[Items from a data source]
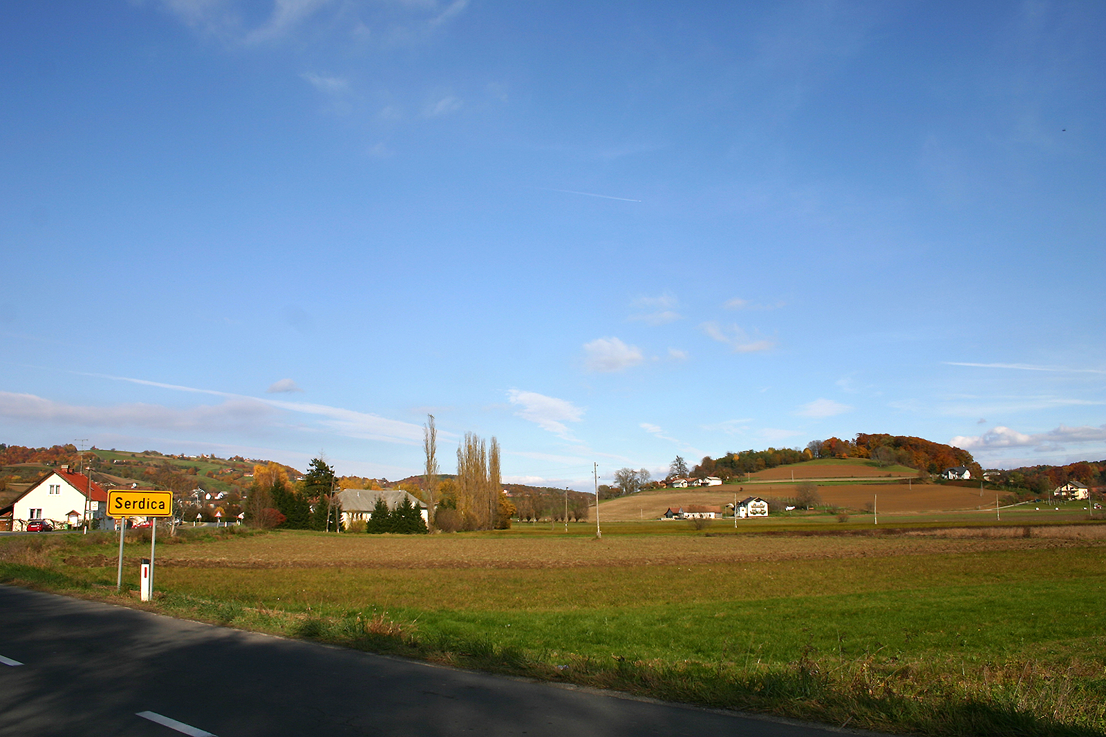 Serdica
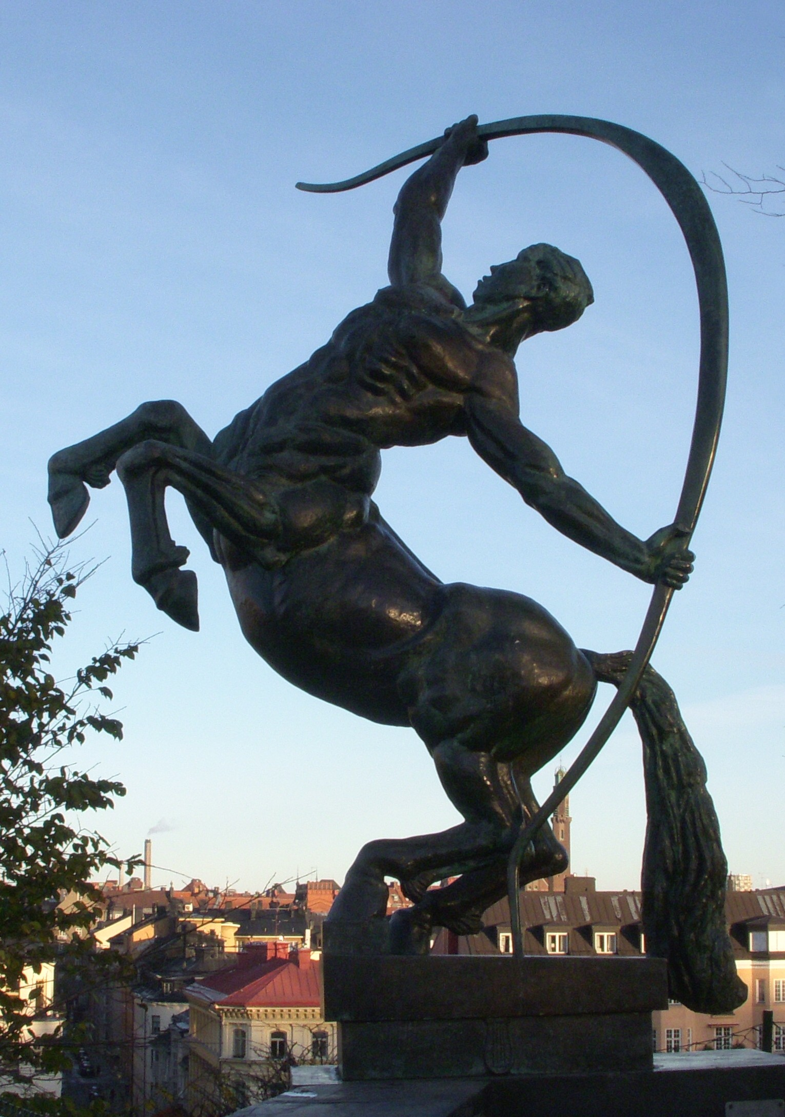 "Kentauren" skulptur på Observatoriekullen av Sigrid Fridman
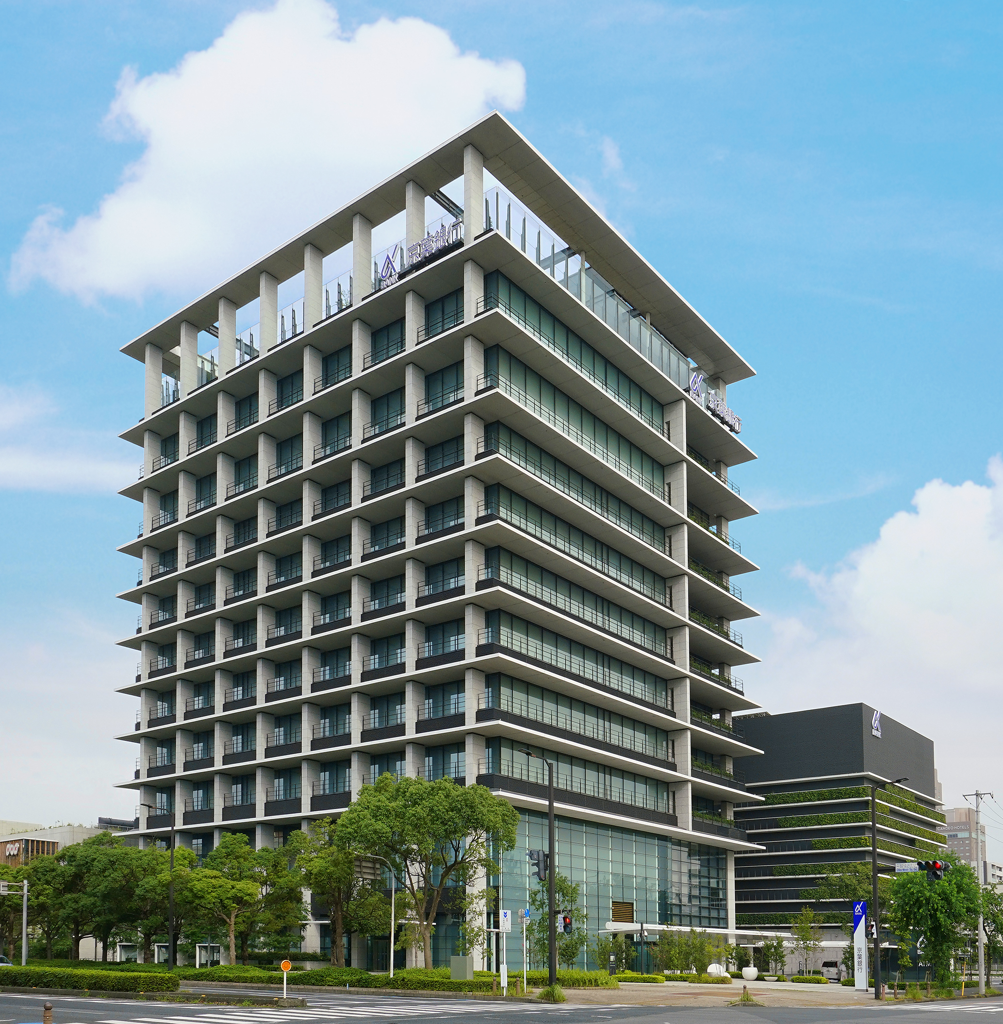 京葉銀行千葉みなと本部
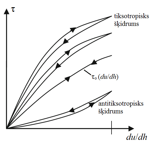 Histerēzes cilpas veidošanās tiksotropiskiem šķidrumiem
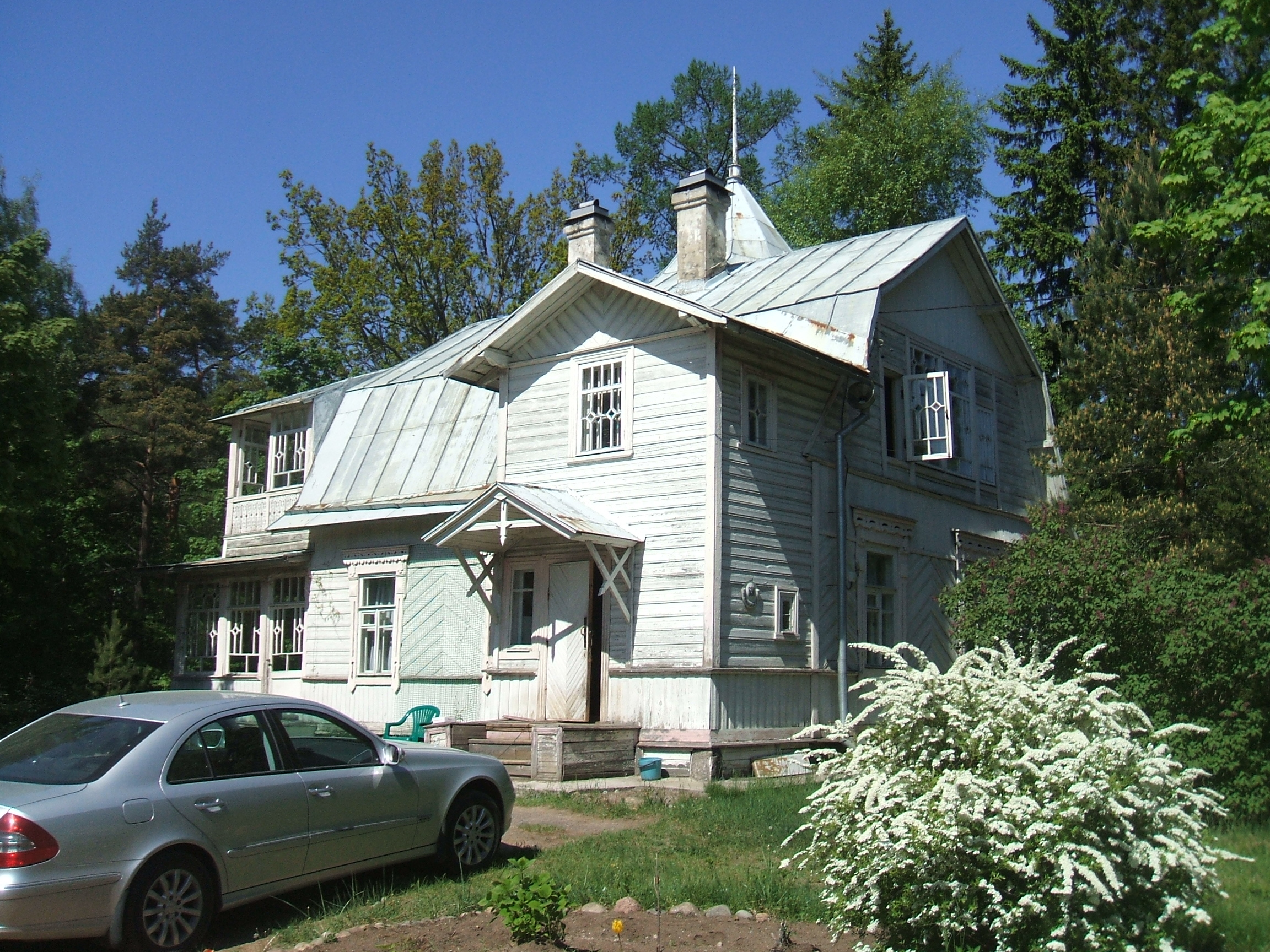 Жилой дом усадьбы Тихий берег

Prompt >> Transcribe every line from the one with "京葉銀行千葉みなと本部" to the last line of the records above, exactly, excluding pictures.

Result for this task >>
 京葉銀行千葉みなと本部
 Histerēzes cilpas veidošanās tiksotropiskiem šķidrumiem
 Жилой дом усадьбы Тихий берег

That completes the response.